Task details
Look below for the line that contains "Stemma della famiglia Carafa della Spina", then copy it and each following line to the end of the records, minus any pictures.

Information supplied
- - - - -
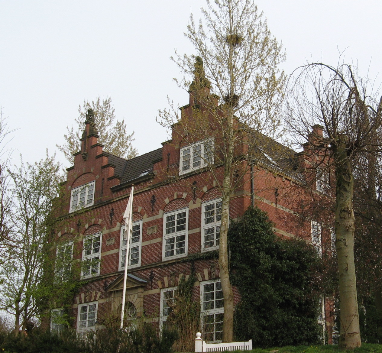 Ehemaliges Versammlungshaus der Remonstranten [nicht der Mennoniten; deren ehem. Schulgebäude befindet sich neben der Mennonitenkirche/Alten Münze am Mittelburggraben] Author: Dirk Ingo Franke
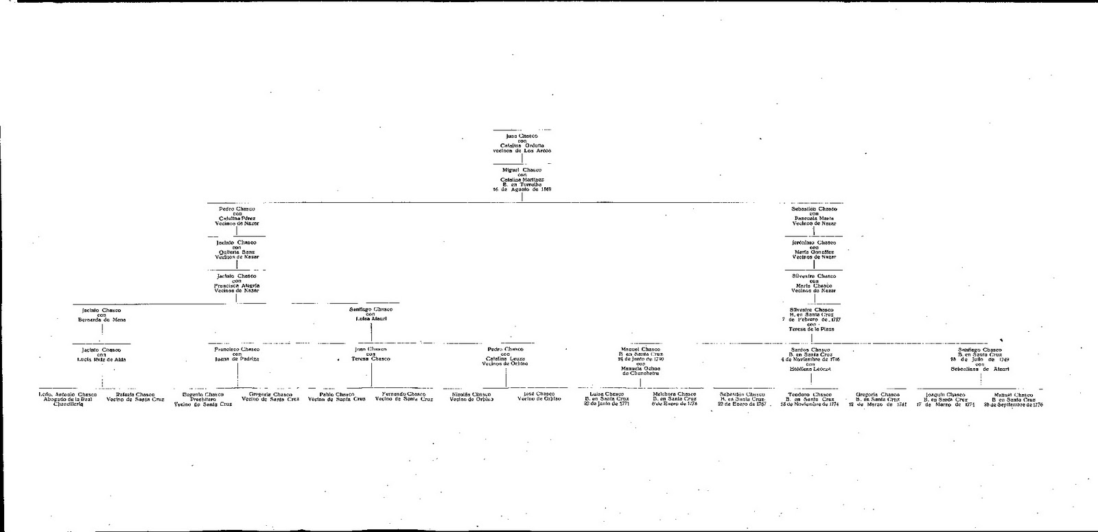 Arbol genealógico de la familia Chasco
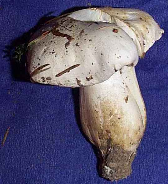 Entolome livide. Photo prise en Savoie. France.
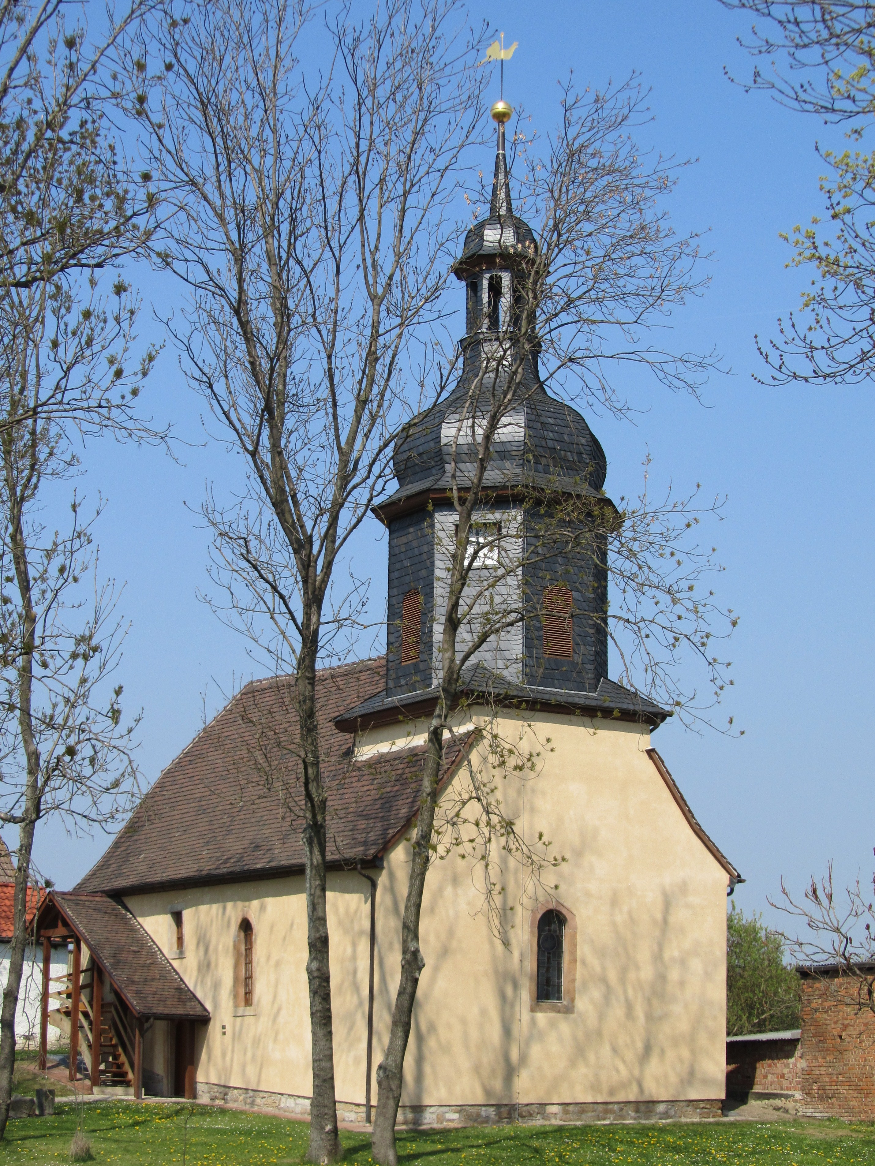 Die Kirche von Seena (Sachsen-Anhalt).
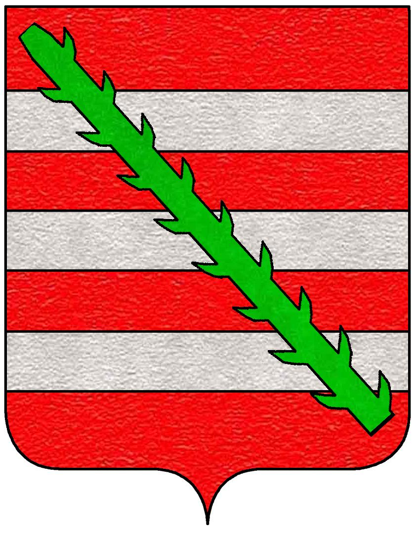 Stemma della famiglia Carafa della Spina
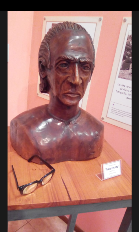 Es una escultura en madera de cancharana de un auto retrato del escultor Don Rodolfo Teofilo Allou, forma parte de la colección del Museo Imágenes de la Selva de Puerto Iguazú. Nació en Paraguay, en 1909, de profesión odontólogo, después de la Guerra del Chaco Paraguayo emigro hacia la Argentina, en el que junto a su profesión se destacó como un artista silencioso trabajando la madera autóctona.Auto retrato
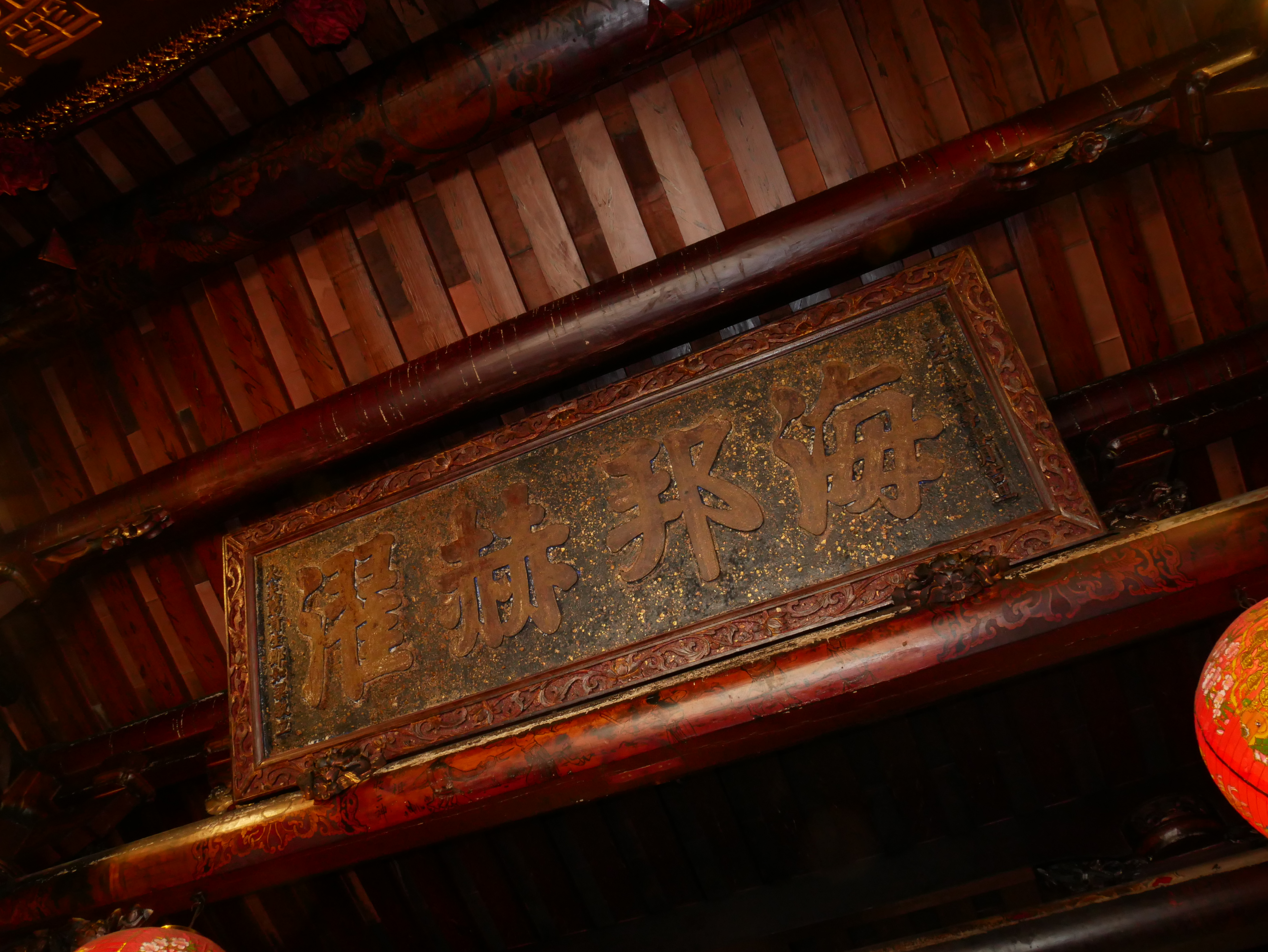 中文（台灣）: 新竹長和宮「海邦赫濯」匾，新竹市北區北門聯里長和里
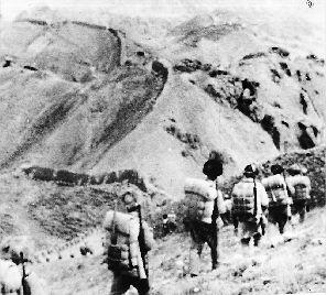 1949年3月，第20兵团跨越长城向太原进发
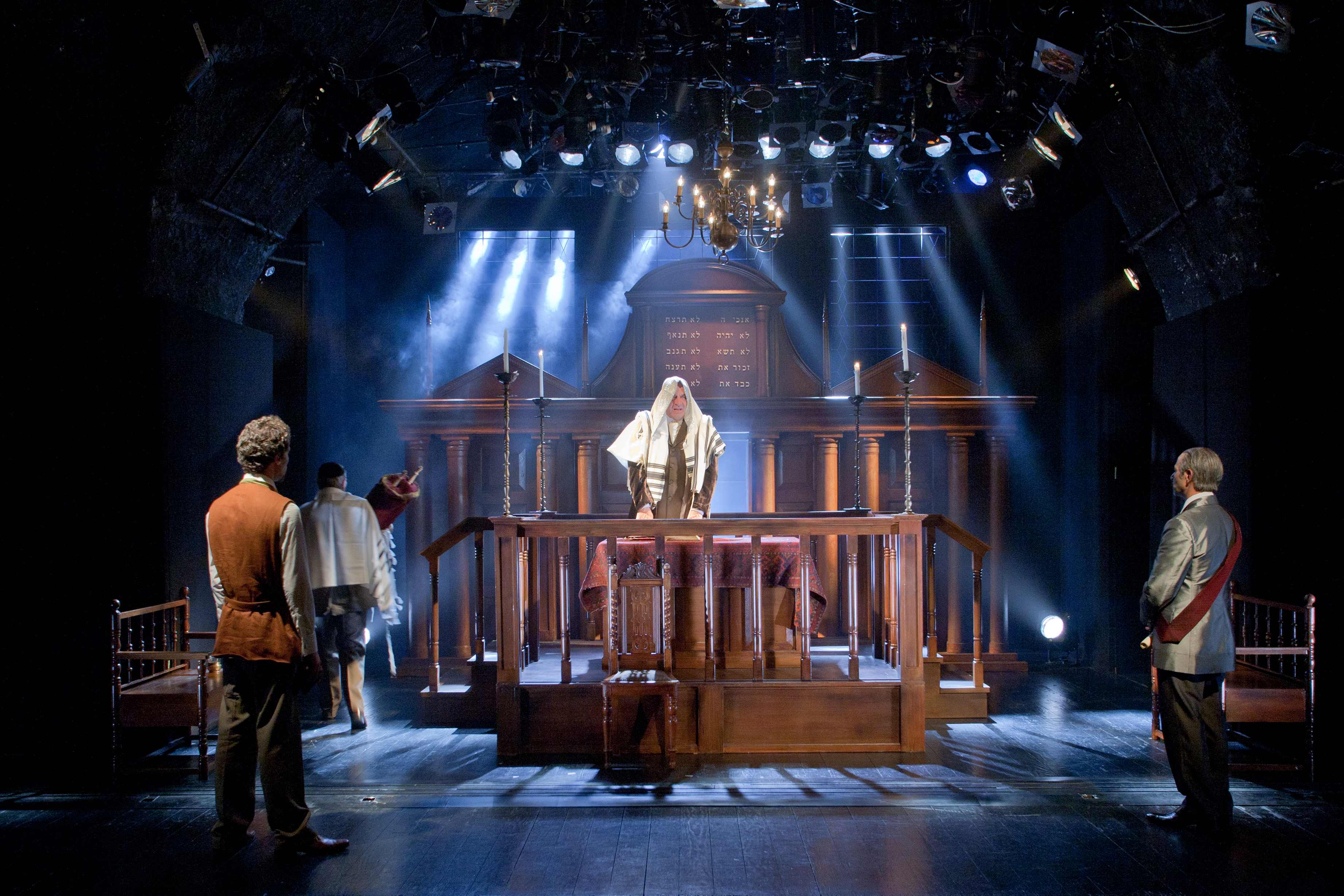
- - - - -
Your solution
 Stemma della famiglia Carafa della Spina
 Es una escultura en madera de cancharana de un auto retrato del escultor Don Rodolfo Teofilo Allou, forma parte de la colección del Museo Imágenes de la Selva de Puerto Iguazú. Nació en Paraguay, en 1909, de profesión odontólogo, después de la Guerra del Chaco Paraguayo emigro hacia la Argentina, en el que junto a su profesión se destacó como un artista silencioso trabajando la madera autóctona.Auto retrato
 中文（台灣）: 新竹長和宮「海邦赫濯」匾，新竹市北區北門聯里長和里
 1949年3月，第20兵团跨越长城向太原进发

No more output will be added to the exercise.